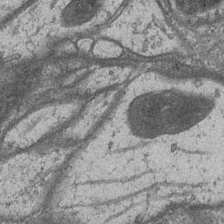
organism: Drosophila
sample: Optic medulla
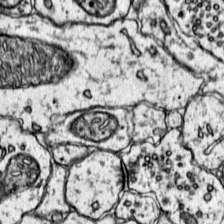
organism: Mouse
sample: Primary visual cortex
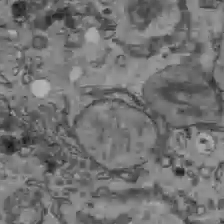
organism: C57BL Mouse
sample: Liver
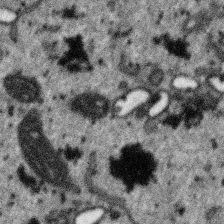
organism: Human
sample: Lung epithelial cells infected with SARS-CoV-2
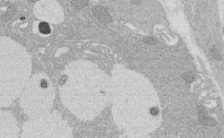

What the exercise asks: Take the entries above and copy out all lines with the string "organism".

Result for this task:
organism: Drosophila
organism: Mouse
organism: C57BL Mouse
organism: Human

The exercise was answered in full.